The recalibration had not contained the anomaly. She reached for the technical framework — propagation through shared pipeline layers, training data contamination, transfer learning artifact — and found it assembling itself in her head like it had a job to do, like it was ready to explain this in language that could go in a ticket, and she let it assemble, and it didn't fit. The recalibration had not corrected whatever SELECTOR-9 had been doing. It had finished it. She sat with that for a moment, the cold coffee forgotten at her elbow, the floor empty around her.

She ran SELECTOR-12 and SELECTOR-3 next. Both clean — distribution charts flat, no anomalous latency, no wrong answers above threshold. The cascade, if that was what this was, had not reached them yet. She thought about the training pipeline. The SELECTOR fleet ran on shared infrastructure; they didn't share weights exactly, but they shared certain transfer learning layers, and the training update schedule ran on a rotation she'd looked at often enough to have roughly memorized. SELECTOR-9's last training run had been October 8th. SELECTOR-7's update was October 12th — two days before the recalibration, four days before the drift appeared in its logs. SELECTOR-12 and SELECTOR-3 were both scheduled for pipeline updates in the next three weeks. She could do the math on when to expect their latency charts to stop being flat, but she wasn't ready to do it. She needed to check whether the inference she was making was supported by what she'd actually seen, or whether she was pattern-matching on something she'd already decided to believe. There was a training module on that. She'd helped write the training module on that.

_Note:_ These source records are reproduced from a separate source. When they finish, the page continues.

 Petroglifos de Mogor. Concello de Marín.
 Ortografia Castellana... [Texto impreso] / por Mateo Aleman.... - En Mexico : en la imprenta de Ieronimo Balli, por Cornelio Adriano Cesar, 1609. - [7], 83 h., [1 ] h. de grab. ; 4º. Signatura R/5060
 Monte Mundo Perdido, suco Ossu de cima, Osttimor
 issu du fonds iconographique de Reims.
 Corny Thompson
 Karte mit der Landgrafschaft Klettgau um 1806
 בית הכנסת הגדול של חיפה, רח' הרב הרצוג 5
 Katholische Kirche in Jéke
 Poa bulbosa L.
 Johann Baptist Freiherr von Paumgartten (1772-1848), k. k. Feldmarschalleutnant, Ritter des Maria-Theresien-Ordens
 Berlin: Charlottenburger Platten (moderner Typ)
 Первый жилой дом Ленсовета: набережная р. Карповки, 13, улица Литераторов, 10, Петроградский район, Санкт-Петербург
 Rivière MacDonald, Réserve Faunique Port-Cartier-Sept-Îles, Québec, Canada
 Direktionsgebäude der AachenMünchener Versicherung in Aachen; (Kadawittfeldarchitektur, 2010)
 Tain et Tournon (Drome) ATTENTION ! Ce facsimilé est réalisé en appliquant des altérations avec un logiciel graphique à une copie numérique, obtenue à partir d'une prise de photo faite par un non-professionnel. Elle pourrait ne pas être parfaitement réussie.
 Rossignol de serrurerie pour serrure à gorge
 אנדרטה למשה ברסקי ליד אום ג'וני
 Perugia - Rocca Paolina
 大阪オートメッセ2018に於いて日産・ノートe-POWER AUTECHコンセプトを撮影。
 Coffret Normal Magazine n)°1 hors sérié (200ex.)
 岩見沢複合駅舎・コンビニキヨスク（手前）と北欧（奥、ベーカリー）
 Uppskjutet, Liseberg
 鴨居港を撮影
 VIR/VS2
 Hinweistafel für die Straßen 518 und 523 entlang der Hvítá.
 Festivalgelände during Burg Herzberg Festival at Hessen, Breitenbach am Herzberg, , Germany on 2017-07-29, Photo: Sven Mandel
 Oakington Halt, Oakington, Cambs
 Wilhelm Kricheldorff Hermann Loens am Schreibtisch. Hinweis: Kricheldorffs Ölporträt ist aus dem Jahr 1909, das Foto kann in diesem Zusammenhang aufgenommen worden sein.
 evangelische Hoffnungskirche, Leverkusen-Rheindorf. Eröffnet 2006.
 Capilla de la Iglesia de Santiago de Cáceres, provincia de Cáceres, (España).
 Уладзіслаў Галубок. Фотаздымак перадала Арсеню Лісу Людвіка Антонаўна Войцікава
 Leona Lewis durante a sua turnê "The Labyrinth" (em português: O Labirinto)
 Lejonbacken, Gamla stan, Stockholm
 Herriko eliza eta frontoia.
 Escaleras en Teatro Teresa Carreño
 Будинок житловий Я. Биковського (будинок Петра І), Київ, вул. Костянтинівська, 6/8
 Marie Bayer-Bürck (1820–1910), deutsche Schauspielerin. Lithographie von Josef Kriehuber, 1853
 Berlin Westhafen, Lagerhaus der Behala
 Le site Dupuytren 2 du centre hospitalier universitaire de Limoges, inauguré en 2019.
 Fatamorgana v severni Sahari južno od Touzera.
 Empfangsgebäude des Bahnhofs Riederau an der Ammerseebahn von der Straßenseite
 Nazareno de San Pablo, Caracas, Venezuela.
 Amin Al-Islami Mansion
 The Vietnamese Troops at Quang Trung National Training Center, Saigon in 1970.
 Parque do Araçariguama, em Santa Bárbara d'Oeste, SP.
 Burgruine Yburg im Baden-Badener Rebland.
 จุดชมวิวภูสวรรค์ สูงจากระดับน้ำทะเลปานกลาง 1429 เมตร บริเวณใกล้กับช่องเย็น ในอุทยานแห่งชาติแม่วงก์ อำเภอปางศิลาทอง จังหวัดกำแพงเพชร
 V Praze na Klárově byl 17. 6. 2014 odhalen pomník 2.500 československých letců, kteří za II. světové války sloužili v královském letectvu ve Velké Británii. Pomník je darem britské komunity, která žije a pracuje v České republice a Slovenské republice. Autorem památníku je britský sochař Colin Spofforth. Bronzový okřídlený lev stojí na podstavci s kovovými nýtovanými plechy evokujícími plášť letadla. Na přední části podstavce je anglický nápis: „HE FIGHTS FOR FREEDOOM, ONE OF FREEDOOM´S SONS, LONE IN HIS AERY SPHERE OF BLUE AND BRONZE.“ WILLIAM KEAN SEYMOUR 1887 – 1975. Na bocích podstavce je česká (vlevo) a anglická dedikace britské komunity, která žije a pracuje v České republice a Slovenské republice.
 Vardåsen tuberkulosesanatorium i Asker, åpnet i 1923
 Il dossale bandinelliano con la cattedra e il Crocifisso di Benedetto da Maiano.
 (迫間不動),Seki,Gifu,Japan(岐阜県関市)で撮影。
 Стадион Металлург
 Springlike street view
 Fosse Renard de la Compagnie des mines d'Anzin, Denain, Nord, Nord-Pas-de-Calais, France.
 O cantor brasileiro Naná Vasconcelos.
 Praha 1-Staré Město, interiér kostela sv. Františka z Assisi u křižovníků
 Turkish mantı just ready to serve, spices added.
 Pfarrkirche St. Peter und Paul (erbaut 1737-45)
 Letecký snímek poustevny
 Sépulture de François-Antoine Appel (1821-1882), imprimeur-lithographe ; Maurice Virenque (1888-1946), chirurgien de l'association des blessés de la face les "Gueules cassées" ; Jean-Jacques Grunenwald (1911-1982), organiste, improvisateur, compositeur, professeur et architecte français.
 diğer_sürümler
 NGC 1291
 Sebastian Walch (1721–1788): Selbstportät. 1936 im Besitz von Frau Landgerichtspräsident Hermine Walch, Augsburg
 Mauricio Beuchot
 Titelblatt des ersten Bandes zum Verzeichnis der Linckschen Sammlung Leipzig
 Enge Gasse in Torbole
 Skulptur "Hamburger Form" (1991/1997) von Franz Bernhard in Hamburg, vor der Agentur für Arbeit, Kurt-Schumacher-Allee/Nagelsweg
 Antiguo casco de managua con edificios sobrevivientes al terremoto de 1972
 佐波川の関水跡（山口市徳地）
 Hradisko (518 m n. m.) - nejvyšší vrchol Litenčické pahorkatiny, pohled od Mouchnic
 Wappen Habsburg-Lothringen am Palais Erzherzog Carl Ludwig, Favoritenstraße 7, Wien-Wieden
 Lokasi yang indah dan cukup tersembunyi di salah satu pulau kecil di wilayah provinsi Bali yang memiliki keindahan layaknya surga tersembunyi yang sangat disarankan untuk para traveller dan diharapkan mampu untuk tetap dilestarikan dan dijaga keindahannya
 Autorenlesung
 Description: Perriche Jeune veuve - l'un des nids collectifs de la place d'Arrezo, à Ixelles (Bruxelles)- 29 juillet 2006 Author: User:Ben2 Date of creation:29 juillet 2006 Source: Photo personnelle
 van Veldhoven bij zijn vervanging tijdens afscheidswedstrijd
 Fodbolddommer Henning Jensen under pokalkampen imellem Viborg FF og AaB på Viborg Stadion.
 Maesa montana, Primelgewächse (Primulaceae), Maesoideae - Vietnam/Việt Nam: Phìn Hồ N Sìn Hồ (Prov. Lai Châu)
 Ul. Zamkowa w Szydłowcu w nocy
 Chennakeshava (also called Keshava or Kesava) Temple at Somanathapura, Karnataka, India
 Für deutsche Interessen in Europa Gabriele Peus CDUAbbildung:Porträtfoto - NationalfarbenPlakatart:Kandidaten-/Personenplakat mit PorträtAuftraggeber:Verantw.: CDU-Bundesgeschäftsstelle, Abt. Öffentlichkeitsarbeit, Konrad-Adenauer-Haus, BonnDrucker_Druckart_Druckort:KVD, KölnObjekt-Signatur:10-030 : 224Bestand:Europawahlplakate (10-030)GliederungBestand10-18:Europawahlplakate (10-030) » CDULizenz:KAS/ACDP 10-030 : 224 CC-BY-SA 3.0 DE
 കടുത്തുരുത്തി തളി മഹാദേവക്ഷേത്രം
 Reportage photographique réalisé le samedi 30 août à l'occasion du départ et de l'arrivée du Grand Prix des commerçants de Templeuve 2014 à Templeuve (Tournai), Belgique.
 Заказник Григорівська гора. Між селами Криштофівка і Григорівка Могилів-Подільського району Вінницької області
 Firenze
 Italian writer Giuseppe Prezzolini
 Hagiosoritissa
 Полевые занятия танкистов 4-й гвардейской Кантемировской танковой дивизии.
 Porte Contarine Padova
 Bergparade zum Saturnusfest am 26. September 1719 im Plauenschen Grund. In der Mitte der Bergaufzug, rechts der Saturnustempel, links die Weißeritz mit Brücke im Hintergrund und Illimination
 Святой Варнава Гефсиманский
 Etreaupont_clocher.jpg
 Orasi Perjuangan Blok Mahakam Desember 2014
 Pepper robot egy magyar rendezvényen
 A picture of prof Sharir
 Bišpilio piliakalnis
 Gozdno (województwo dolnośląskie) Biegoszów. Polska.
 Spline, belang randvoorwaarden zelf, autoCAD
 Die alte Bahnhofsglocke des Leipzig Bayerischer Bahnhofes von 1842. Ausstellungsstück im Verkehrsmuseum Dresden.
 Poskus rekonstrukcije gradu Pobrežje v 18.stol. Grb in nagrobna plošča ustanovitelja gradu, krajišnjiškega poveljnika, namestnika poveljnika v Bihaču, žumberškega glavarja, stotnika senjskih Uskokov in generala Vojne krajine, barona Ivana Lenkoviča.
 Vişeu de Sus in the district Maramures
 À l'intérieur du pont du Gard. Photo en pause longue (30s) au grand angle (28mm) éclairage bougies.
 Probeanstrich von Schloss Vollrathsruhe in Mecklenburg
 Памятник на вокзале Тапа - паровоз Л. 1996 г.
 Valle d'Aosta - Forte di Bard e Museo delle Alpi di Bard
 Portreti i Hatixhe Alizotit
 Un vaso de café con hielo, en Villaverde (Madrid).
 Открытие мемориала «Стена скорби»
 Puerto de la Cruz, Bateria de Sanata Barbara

Priya saved the SELECTOR-7 analysis to the external drive where she'd been keeping the SELECTOR-9 investigation files. A folder she'd named, without much thought, SELECTOR-9-misc. She would rename it when she knew what it was. She closed her laptop and put it in her bag.

She should call Nate tonight. She should write this up and send it with the analysis files and let him look at the timestamps, because Nate was good at reading data and the timestamps would say what they said. She would call him in the morning. Tonight she needed to think about what she was going to say that wasn't the recalibration made it worse, because she couldn't put that in a ticket without knowing what she meant by it, and she didn't yet know what she meant by it, only that she did mean it.

The bullpen was empty behind her. The monitors of her colleagues cast their blue light on abandoned coffee cups and unopened mail and a whiteboard covered in performance metrics from last quarter's review. Through the glass, Nate's clean desk sat in darkness. She took the drive with her. On the bus home she would think about a chalk drawing on a sidewalk, selected at 91.3% confidence by a model that was supposed to be looking for crosswalks. Pink and yellow figures on concrete, drawn by hands that hadn't known anyone was watching.